R2C2-Coder: Enhancing and Benchmarking Real-world Repository-level Code Completion Abilities of Code Large Language Models

Ken Deng,Jiaheng Liu,He Zhu,Congnan Liu,Jingxin Li,Jiakai Wang,Peng Zhao,Chenchen Zhang,Yanan Wu,Xueqiao Yin,Yuanxing Zhang,Wenbo Su,Bangyu Xiang,Tiezheng Ge,Bo Zheng
2024-06-04
Abstract:Code completion models have made significant progress in recent years. Recently, repository-level code completion has drawn more attention in modern software development, and several baseline methods and benchmarks have been proposed. However, existing repository-level code completion methods often fall short of fully using the extensive context of a project repository, such as the intricacies of relevant files and class hierarchies. Besides, the existing benchmarks usually focus on limited code completion scenarios, which cannot reflect the repository-level code completion abilities well of existing methods. To address these limitations, we propose the R2C2-Coder to enhance and benchmark the real-world repository-level code completion abilities of code Large Language Models, where the R2C2-Coder includes a code prompt construction method R2C2-Enhance and a well-designed benchmark R2C2-Bench. Specifically, first, in R2C2-Enhance, we first construct the candidate retrieval pool and then assemble the completion prompt by retrieving from the retrieval pool for each completion cursor position. Second, based on R2C2 -Enhance, we can construct a more challenging and diverse R2C2-Bench with training, validation and test splits, where a context perturbation strategy is proposed to simulate the real-world repository-level code completion well. Extensive results on multiple benchmarks demonstrate the effectiveness of our R2C2-Coder.

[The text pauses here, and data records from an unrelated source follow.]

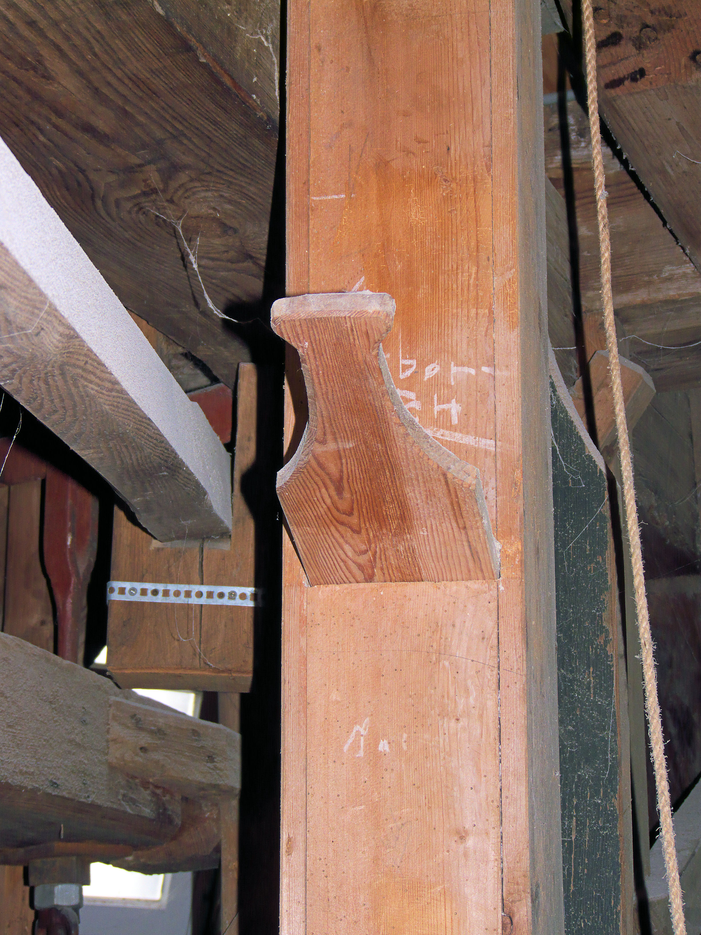 Schuifplankje tegen stuiven in de meelpijp van de Walderveense molen
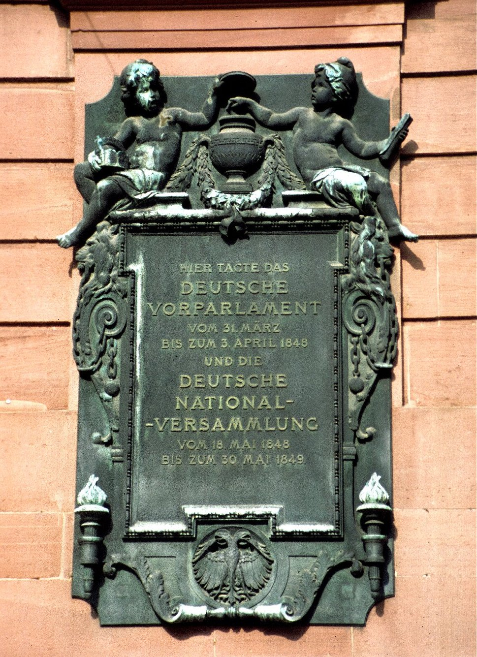 Gedenktafel Nationalversammlung - Frankfurt Paulskirche
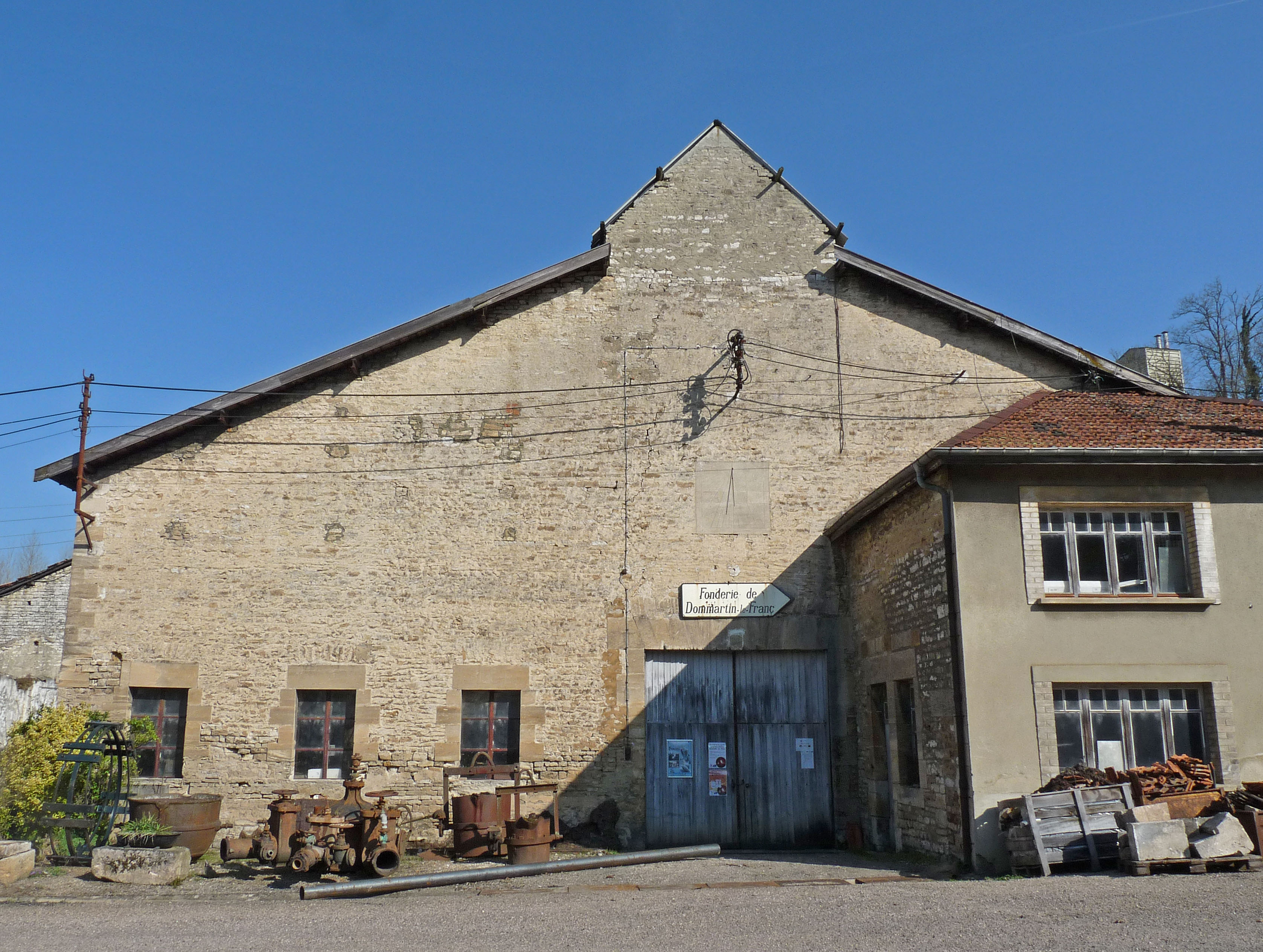 Fonderie d'art de Dommartin-le-Franc (Haute-Marne).
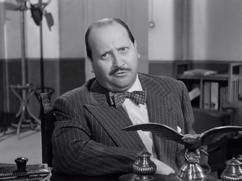 Screenshot dal film Accadde al commissariato (1954)

Computation and Language,Software Engineering
What problem does this paper attempt to address?
### Problems the Paper Aims to Solve This paper aims to address two main issues that existing code completion models face when dealing with project repository-level code completion: 1. **Insufficient Context Utilization**: Existing repository-level code completion methods often fail to fully utilize the extensive contextual information within a project repository, such as the complexity of related files and class hierarchies. These methods typically focus only on local and discrete information, neglecting the richer and more fundamental context within program semantics. 2. **Limited Benchmarking Scenarios**: Current benchmarks usually cover only limited code completion scenarios, failing to comprehensively reflect the performance of existing methods in repository-level code completion. This leads to an incomplete and unrealistic evaluation of model performance. To address these issues, the authors propose **R2C2-Coder**, which includes a code suggestion construction method **R2C2-Enhance** and a new benchmark **R2C2-Bench**. Specifically: - **R2C2-Enhance**: - **Candidate Retrieval Pool Construction**: Using parser generation tools (e.g., Tree-sitter) to extract abstract context from each file and fine-grained local information from code snippets to construct a candidate retrieval pool. - **Completion Suggestion Construction**: Generating retrieval queries based on the current cursor position, retrieving relevant context from the candidate retrieval pool, and combining it with the context of the current file to generate completion suggestions. - **R2C2-Bench**: - **Dataset Generation**: Collecting licensed repositories from GitHub to generate datasets containing training, validation, and test sets. - **Context Perturbation Strategy**: Introducing context perturbation strategies to simulate real-world repository-level code completion scenarios, enhancing the diversity and challenge of completion suggestions. Through these methods, R2C2-Coder aims to enhance and evaluate the code completion capabilities of large language models at the project repository level in real-world scenarios. Experimental results show that R2C2-Coder demonstrates significant effectiveness and efficiency across multiple benchmarks.